Ultimately, however, the demise of lawyers is dependent on the lawyers themselves. The lawyers will be aware of the current and prospective legislation in the area, and what it might bring. The transposition into domestic law of the Directive 2008/52/EC of the European Parliament and of the Council of 21 May 2008 on certain aspects of mediation in civil and commercial matters was due to occur by May 2011, and the industry eagerly awaits the publication of such legislation, however, until then Order 56A has firmly placed alternative dispute resolution into the court process. Although the title of this piece suggests that the mediators will pilfer all the work from the lawyers and leave them hungry, there is a good argument to suggest that the appropriate professionals to conduct the mediations are the lawyers – those that have expertise in certain areas of industry, who thoroughly know the laws in such areas.
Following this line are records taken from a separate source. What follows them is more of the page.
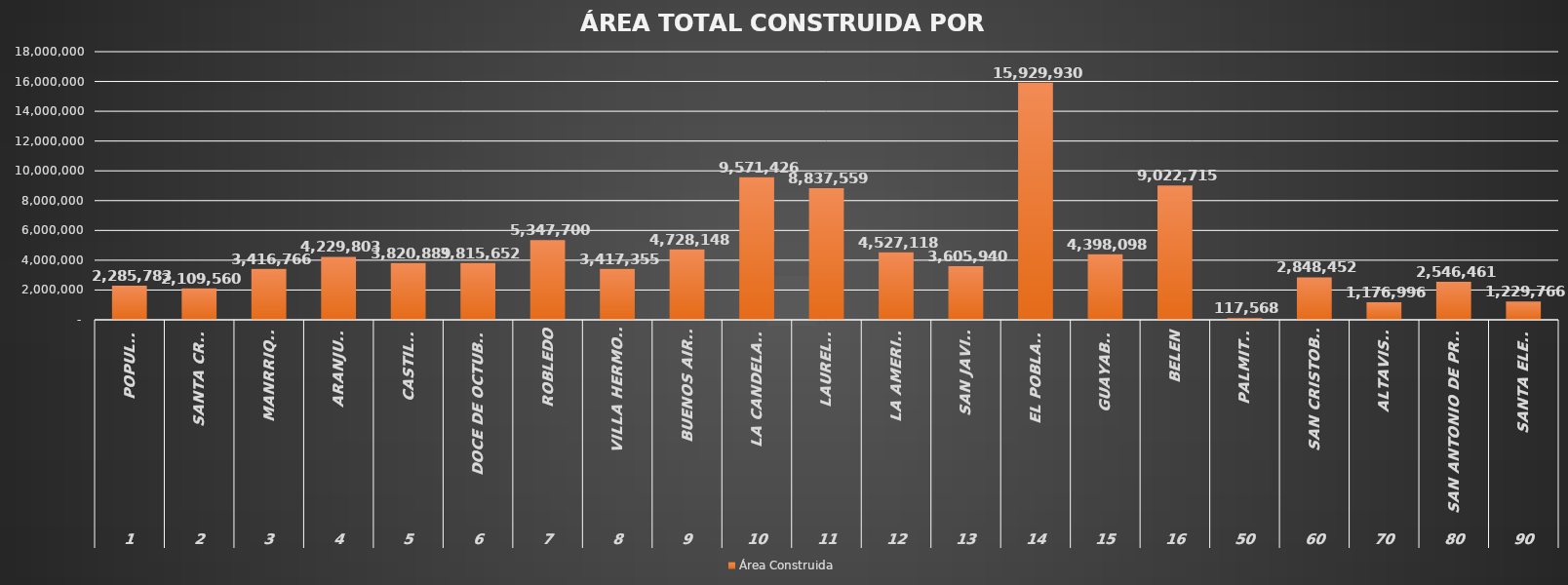
| Category | Área Construida |
|---|---|
| 0 | 2285783 |
| 1 | 2109560 |
| 2 | 3416766 |
| 3 | 4229803 |
| 4 | 3820889 |
| 5 | 3815652 |
| 6 | 5347700 |
| 7 | 3417355 |
| 8 | 4728148 |
| 9 | 9571426 |
| 10 | 8837559 |
| 11 | 4527118 |
| 12 | 3605940 |
| 13 | 15929930 |
| 14 | 4398098 |
| 15 | 9022715 |
| 16 | 117568 |
| 17 | 2848452 |
| 18 | 1176996 |
| 19 | 2546461 |
| 20 | 1229766 |
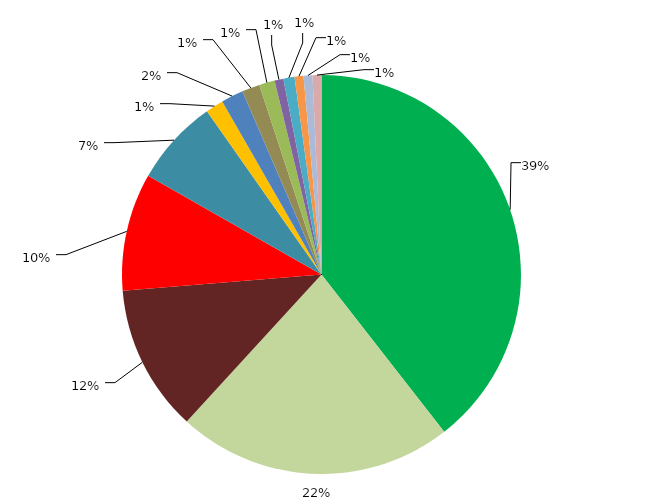
| Category | Series 0 |
|---|---|
| SP | 0.384 |
| MS | 0.217 |
| PR | 0.116 |
| RS | 0.093 |
| MG | 0.068 |
| SC | 0.014 |
| RJ | 0.018 |
| GO | 0.014 |
| BA | 0.012 |
| CE | 0.007 |
| MT | 0.009 |
| ES | 0.007 |
| PA | 0.007 |
| PE | 0.007 |
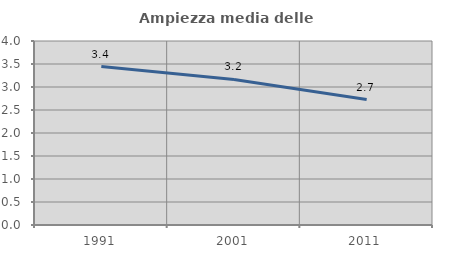
| Category | Ampiezza media delle famiglie |
|---|---|
| 1991.0 | 3.445 |
| 2001.0 | 3.164 |
| 2011.0 | 2.727 |
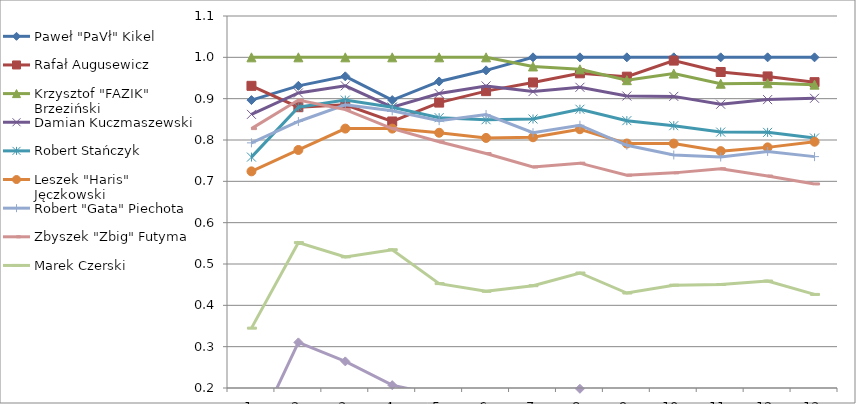
| Category | Paweł "PaVł" Kikel | Rafał Augusewicz | Krzysztof "FAZIK" Brzeziński | Damian Kuczmaszewski | Robert Stańczyk | Leszek "Haris" Jęczkowski | Robert "Gata" Piechota | Zbyszek "Zbig" Futyma | Marek Czerski | Natalia Czerska |
|---|---|---|---|---|---|---|---|---|---|---|
| 0 | 0.897 | 0.931 | 1 | 0.862 | 0.759 | 0.724 | 0.793 | 0.828 | 0.345 | 0.069 |
| 1 | 0.931 | 0.879 | 1 | 0.914 | 0.879 | 0.776 | 0.845 | 0.897 | 0.552 | 0.31 |
| 2 | 0.954 | 0.885 | 1 | 0.931 | 0.897 | 0.828 | 0.885 | 0.874 | 0.517 | 0.264 |
| 3 | 0.897 | 0.845 | 1 | 0.879 | 0.879 | 0.828 | 0.871 | 0.828 | 0.534 | 0.207 |
| 4 | 0.942 | 0.891 | 1 | 0.912 | 0.854 | 0.818 | 0.847 | 0.796 | 0.453 | 0.182 |
| 5 | 0.969 | 0.918 | 1 | 0.931 | 0.849 | 0.805 | 0.862 | 0.767 | 0.434 | 0.189 |
| 6 | 1 | 0.939 | 0.978 | 0.917 | 0.851 | 0.807 | 0.818 | 0.735 | 0.448 | 0.188 |
| 7 | 1 | 0.961 | 0.971 | 0.928 | 0.874 | 0.826 | 0.836 | 0.744 | 0.478 | 0.198 |
| 8 | 1 | 0.953 | 0.945 | 0.906 | 0.847 | 0.791 | 0.787 | 0.715 | 0.43 | 0.179 |
| 9 | 1 | 0.992 | 0.961 | 0.906 | 0.835 | 0.791 | 0.764 | 0.72 | 0.449 | 0.181 |
| 10 | 1 | 0.965 | 0.936 | 0.887 | 0.819 | 0.773 | 0.759 | 0.73 | 0.45 | 0.163 |
| 11 | 1 | 0.954 | 0.937 | 0.898 | 0.818 | 0.782 | 0.772 | 0.713 | 0.459 | 0.162 |
| 12 | 1 | 0.94 | 0.934 | 0.901 | 0.805 | 0.796 | 0.76 | 0.694 | 0.426 | 0.147 |
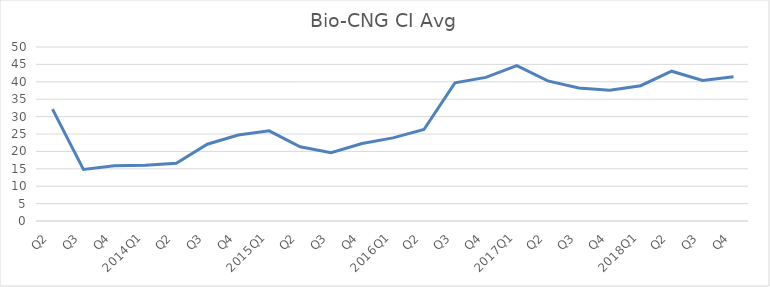
| Category | 2011Q1 |
|---|---|
| Q2 | 32.15 |
| Q3 | 14.82 |
| Q4 | 15.85 |
| 2014Q1 | 15.99 |
| Q2 | 16.58 |
| Q3 | 22.07 |
| Q4 | 24.73 |
| 2015Q1 | 25.91 |
| Q2 | 21.34 |
| Q3 | 19.63 |
| Q4 | 22.25 |
| 2016Q1 | 23.88 |
| Q2 | 26.28 |
| Q3 | 39.71 |
| Q4 | 41.27 |
| 2017Q1 | 44.65 |
| Q2 | 40.26 |
| Q3 | 38.22 |
| Q4 | 37.55 |
| 2018Q1 | 38.88 |
| Q2 | 43.04 |
| Q3 | 40.39 |
| Q4 | 41.44 |
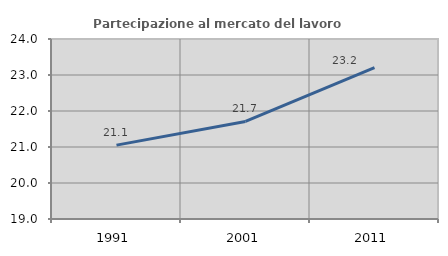
| Category | Partecipazione al mercato del lavoro  femminile |
|---|---|
| 1991.0 | 21.053 |
| 2001.0 | 21.709 |
| 2011.0 | 23.203 |
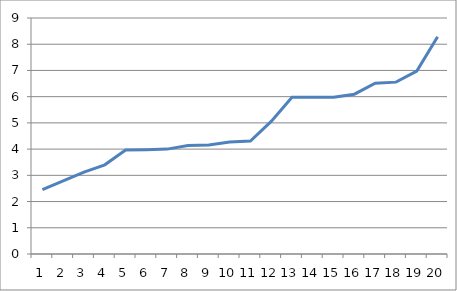
| Category | Duracio anys |
|---|---|
| 0 | 2.459 |
| 1 | 2.793 |
| 2 | 3.121 |
| 3 | 3.4 |
| 4 | 3.964 |
| 5 | 3.978 |
| 6 | 4 |
| 7 | 4.134 |
| 8 | 4.156 |
| 9 | 4.274 |
| 10 | 4.309 |
| 11 | 5.057 |
| 12 | 5.977 |
| 13 | 5.979 |
| 14 | 5.979 |
| 15 | 6.094 |
| 16 | 6.513 |
| 17 | 6.554 |
| 18 | 6.973 |
| 19 | 8.285 |

In fact, the Law Reform Commission, in their recent Report on ADR, suggested that the lawyers be retrained in mediation so they can provide the service to their clients . The Commission also recommend that lawyers advise their clients to mediate before initiating litigation proceedings, and that there should be sanctions for solicitors who do not provide such advice . Such obligations would imply substantial adjustment for lawyers, however, it must be remembered that in most litigations, a settlement is negotiated outside the courtroom before judgment occurs, and so mediation would offer the same possibility of settlement but at an earlier stage in the process, saving all involved much less expenditure in more ways than one.
Conclusion
The legal profession in Ireland is certain for reform, through its organisation, its services and its methods. With financial and societal circumstances changing in Ireland, we must be prepared to bend with the winds of change. Contemporary Ireland requires a re-focus on the real needs of Irish society. With debt rife, people and businesses are increasingly finding themselves embroiled in disputes relating to commercial matters, civil matters and family matters, and the courts are strained to resolve all such disputes. It is for this reason that the introduction of Order 56A has never been so appropriate. This does beg the question, however – does the existence Order 56A mean the end of lawyers? This writer suspects that, no, this is only the beginning of a new chapter in the history of dispute resolution in Ireland. If the lawyers can embrace it, they could be instrumental in the establishment of a more efficient and, ultimately, a more prosperous Ireland.